Von den Aktivitäten ihrer Söhne erfahren die Eltern per Zufall, durch einen Fernsehauftritt. "Sinans Vater dachte, Sinan sei bei mir, um Geburtstag zu feiern und meine Eltern dachten, ich wäre bei Sinan zum Geburtstag eingeladen. Dann haben sie uns plötzlich auf dem Bildschirm gesehen." Saithan hat Glück. Begeistert zeigen sich seine Eltern über die Medienpräsenz ihres Sohnes nicht, aber sie sind einverstanden mit seinem Engagement. "Meine Mutter ist stolz auf mich."
Sinans Familie hingegen reagiert verunsichert. Die öffentliche Aufmerksamkeit ist den Eltern von Anfang an suspekt. Derzeit möchte der Vater nicht, dass sich sein 17-jähriger Sohn weiterhin in den Medien äußert.
Zeichen gegen Gewalt
Auch unter Gleichaltrigen sammeln Sinan und Saithan unterschiedliche Erfahrungen. In der Realschule, die Saithan besucht, wird das Thema auf Grund der Postkartenaktion ausführlich im Unterricht behandelt. Die Mitschüler, von denen 70 Prozent aus arabischen und türkischen Migrantenfamilien stammen, teilen Saithans ablehnende Meinung zu Zwangsverheiratungen und Ehrenmorden.
Sinan, der eine Hauptschule besucht, wird unterdessen von einigen Mitschülern angepöbelt. "Weil die das alles gar nicht richtig verstanden haben. Die denken, dass er damit sagt, dass es ihm egal ist, was seine Schwester macht", berichtet Saithan.
"Ehrenmorde und Zwangsverheiratungen sind in vielen Migrantenfamilien immer noch ein Tabuthema", erklärt Güner Y. Balci, die sich über die breite Diskussion freut, die das Projekt ausgelöst hat. Die Zivilcourage von Saithan und Sinan hätte dabei nicht zuletzt einen Signalcharakter für Gleichaltrige. "Häufig sind die Jungen aus Migrantenfamilien ähnlichen Zwängen ausgesetzt wie die Mädchen. Es ist ungemein wichtig, dass diese Jugendlichen sehen, dass es möglich ist, sich von bestimmten Konventionen zu lösen, die Unrecht sind."
Bundesweite Aktion
In diesem Jahr wird die Kampagne, die an eine ähnliche Aktion muslimischer Jugendlicher in Schweden angelehnt ist, bundesweit fortgeführt.

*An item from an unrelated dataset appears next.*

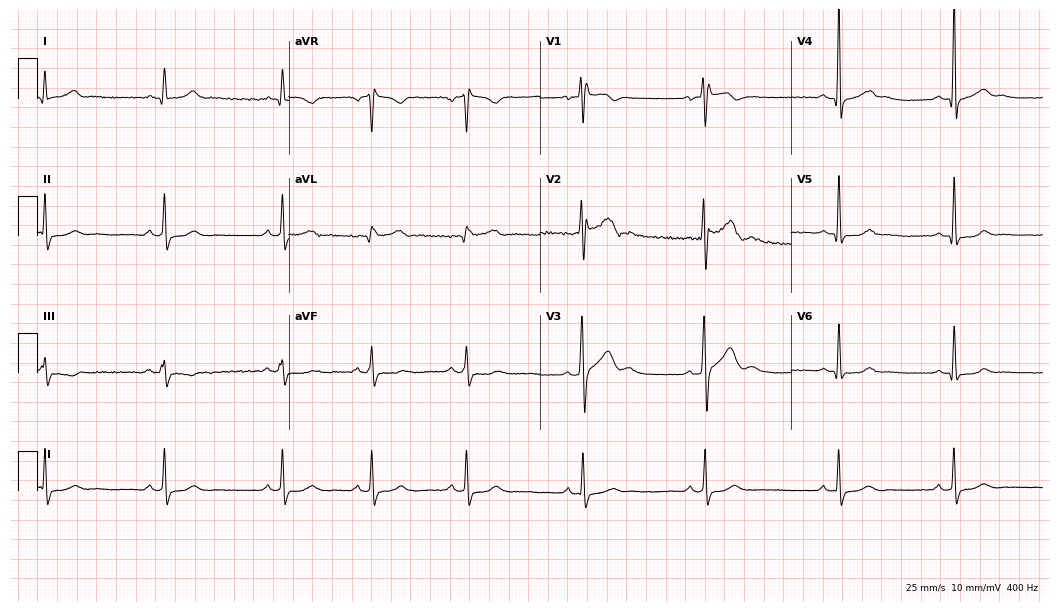
Standard 12-lead ECG recorded from a 20-year-old man (10.2-second recording at 400 Hz). None of these six findings is recorded: first-degree AV block, right bundle branch block, left bundle branch block, sinus bradycardia, atrial fibrillation, sinus tachycardia.

Zukünftig sollen die Postkarten auch in arabischer und türkischer Sprache gedruckt und zudem gezielt in Männerdomänen wie Cafés und Sportvereinen verteilt werden.
Außerdem sind Plakataktionen mit dem gleichen Motiv geplant. "Es muss dabei klar gestellt werden, dass diese Morde nichts mit einer religiösen Pflicht zu tun haben", sagt Güner Y. Balci. Vielen Muslimen sei immer noch nicht bewusst, dass es sich bei Zwangsverheiratungen und Ehrenmorden um archaische, vorislamische Traditionen handele.
Über Saithan ist dieses Jahr ein Fernsehfeature geplant, an dessen Realisierung auch Güner Y. Balci beteiligt ist. "Wir wollen Saithan in seinem Alltag begleiten, und die Lebenssituation beleuchten, in der er und viele junge Migranten sich befinden."
Ob sich der 16-jährige Saithan dann souveräner als bisher in Szene setzen kann, bleibt abzuwarten. Er ist ein zurückhaltender Mensch, sogar ein wenig schüchtern. Auf die Frage, ob er weiterhin sein Gesicht gegen Gewalt und Unrecht zeigen möchte, antwortet er erst nach längerem Nachdenken: "Eigentlich schon. Sehr gerne." Später will er einmal Rechtsanwalt werden. Dann könnte er sich immer für Gerechtigkeit einsetzen.